Эти религиозные системы, особенно дзэн-буддизм, своими нормами и принципами во многом определили кодекс самурайской чести, выработали у самураев фанатизм и готовность к самопожертвованию, что оказало громадное влияние на японский национальный характер и внесло свой вклад в развитие национализма, шовинизма и расизма. Достаточно указать на государственный синтоизм, который в качестве чрезвычайно реакционной и весьма влиятельной доктрины агрессивного национализма эффективно использовал «религиозный фанатизм нации» [36] в целях подготовки к будущей войне. Американский специалист по проблемам религии Р. Бэллон так охарактеризовал его: «Модели агрессивного национализма, созданные в фашистской Италии и нацистской Германии, были бледной имитацией японской модели, поскольку они не давали возможности достигнуть тотальной индоктринации, к которой стремились и которой достигли японцы» [37].

В основе государственного синтоизма лежит мистическая идея «духа Ямато», провозглашенная еще Мотоори Норина-гой и входящая в качестве одной из фундаментальных идей в бусидо. Именно в среде правых националистов и ультранационалистов империалистической Японии родилась идея паназиатизма - «Азия для азиатов», которая в дальнейшем развивалась в экспансионистскую идею создания «Великой восточноазиатской сферы сопроцветания» [38]. В итоге официальная доктрина империи об особой миссии японской нации, которая должна вести «священную» войну с целью распространить на весь мир «божественную волю Аматэрасу и августейшие добродетели императора» [39], позволила втянуть японский народ в ряд войн, в том числе и во вторую мировую, закончившуюся поражением Японии.

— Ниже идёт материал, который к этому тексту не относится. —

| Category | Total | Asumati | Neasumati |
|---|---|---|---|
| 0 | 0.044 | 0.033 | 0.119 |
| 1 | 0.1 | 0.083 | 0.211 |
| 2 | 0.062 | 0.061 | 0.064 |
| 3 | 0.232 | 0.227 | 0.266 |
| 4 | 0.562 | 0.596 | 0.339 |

В формировании национального фанатизма просматривается и роль дзэн-буддизма, внедрившего в сознание последователей бусидо равнодушие к смерти, и конфуцианства, закрепившего в кодексе бусидо «верность долгу». В конце второй мировой войны это ярко проявилось в драматической истории камикадзе. Так японское командование назвало молодых солдат-смертников, действия которых должны были переломить ход войны в пользу Японии. В самом начале это были пилоты-охотники за американскими авианосцами, а затем «люди-лодки», «люди-мины», «люди-танки» и т.д. К концу войны в японских вооруженных силах действовали сотни отрядов камикадзе, некоторые из них насчитывали более тысячи бойцов. Их идейным вдохновителем и основателем был адмирал Ониси, сформировавший осенью 1944 г. на Филиппинах эскадрилью «камикадзе». Ее четыре подразделения носили имена, взятые из поэмы средневекового поэта-самурая Норинага Мотоори. Адмирал Ониси подчеркивал, что любой член этих отрядов представлял себя «богом без земных желаний» [40].

Возникновение таких подразделений вполне закономерно, оно подготовлено морально-этической системой бусидо и пропагандой идеи умереть за Японию, за императора. Не случайно непременным атрибутом камикадзе был самурайский меч, а на голове - белая повязка, такая же, как и у саггураев, идущих в бой. В националистическом угаре они, не раздумывая, бросались в бой, несший им неминуемую смерть. Исследования Института математической статистики Японии по проблеме «национальный характер» свидетельствуют о том, что дух бусидо продолжает жить в сознании японцев [41].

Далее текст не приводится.